* _Aim of the exercise_
Return nothing but the lines from the one with "organism: Rat" through the one with "organism: Drosophila" in the data below, word for word and without pictures.

[[ Extracted material, beginning ]]

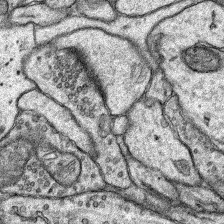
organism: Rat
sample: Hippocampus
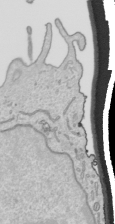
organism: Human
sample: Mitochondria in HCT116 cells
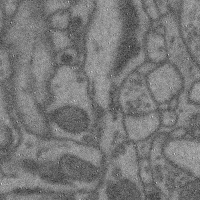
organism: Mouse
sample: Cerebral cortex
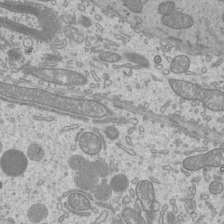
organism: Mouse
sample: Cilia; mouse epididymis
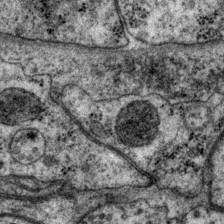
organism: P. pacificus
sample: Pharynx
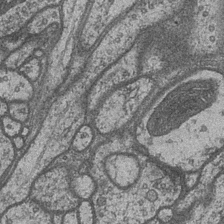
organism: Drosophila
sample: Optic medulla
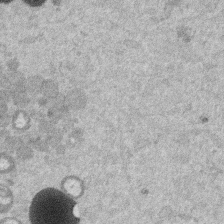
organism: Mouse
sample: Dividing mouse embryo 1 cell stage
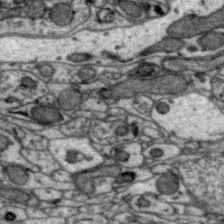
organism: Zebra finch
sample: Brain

[[ Extracted material, end ]]
[[ Extracted material, beginning ]]

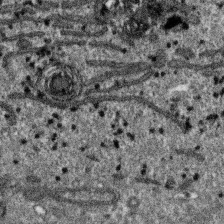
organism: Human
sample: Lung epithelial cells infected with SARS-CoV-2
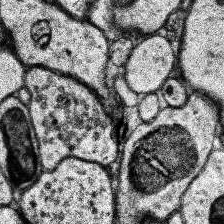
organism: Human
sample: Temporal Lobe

[[ Extracted material, end ]]

* _Result_
organism: Rat
sample: Hippocampus
organism: Human
sample: Mitochondria in HCT116 cells
organism: Mouse
sample: Cerebral cortex
organism: Mouse
sample: Cilia; mouse epididymis
organism: P. pacificus
sample: Pharynx
organism: Drosophila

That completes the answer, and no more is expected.